It's almost Labor Day in the United States and while many Americans across the country will enjoy a three-day holiday weekend, astronauts in space are gearing up for a potential extra spacewalk next week.
Astronauts living on the International Space Station will likely spend Labor Day weekend preparing their spacesuits and tools for a possible spacewalk to finish a repair job that was cut short by a jammed bolt on Thursday (Aug. 30).
NASA astronaut Sunita Williams and Japanese spaceflyer Akihiko Hoshide spent more than eight hours spacewalking outside the space station on Thursday to perform repairs. But, a single sticky space station bolt prevented them from replacing a faulty piece of power system hardware. NASA engineers are now discussing plans for an extra spacewalk to finish the job, an excursion that could occur early next week.
Williams and Hoshide will not perform the spacewalk on the Labor Day holiday on Monday (Sept. 3), but they may have to get their spacesuits ready and discuss plans for the orbital repair work with flight controllers and engineers on Earth, NASA spokesperson Kelly Humphries told SPACE.com.
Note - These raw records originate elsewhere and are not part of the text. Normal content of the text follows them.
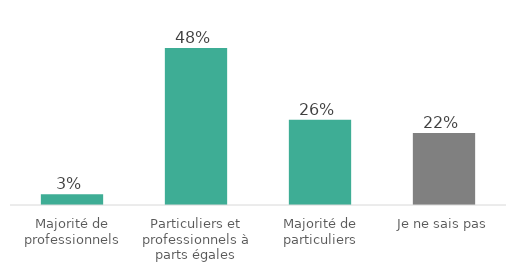
| Category | Series 0 |
|---|---|
| Majorité de professionnels | 3.307 |
| Particuliers et professionnels à parts égales | 48.27 |
| Majorité de particuliers | 26.244 |
| Je ne sais pas | 22.178 |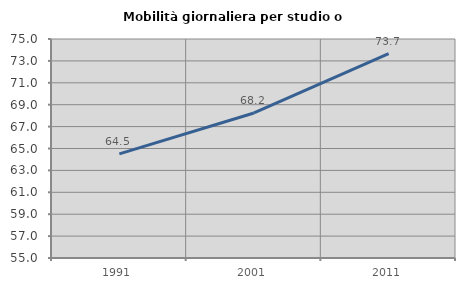
| Category | Mobilità giornaliera per studio o lavoro |
|---|---|
| 1991.0 | 64.514 |
| 2001.0 | 68.242 |
| 2011.0 | 73.668 |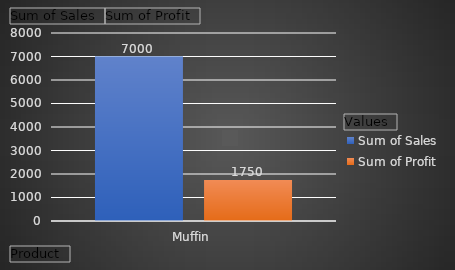
| Category | Sum of Sales | Sum of Profit |
|---|---|---|
| Muffin | 7000 | 1750 |

During Thursday's spacewalk, Hoshide's spacesuit experienced higher-than-normal temperatures near the end of the excursion. So, he will spend the weekend re-sizing Williams' spacesuit in order to wear it on the next spacewalk. Williams, meanwhile, will assemble a backup spacesuit for her own use while engineers discuss the glitch with Hoshide's original suit.
The International Space Station is currently home to six people making up the orbiting laboratory's Expedition 32 crew. The crew includes two Americans (Williams and NASA astronaut Joe Acaba), one Japanese astronaut (Hoshide) representing the Japan Aerospace Exploration Agency, and Russian cosmonauts Gennady Padalka (the commander), Yuri Malenchenko and Sergei Revin.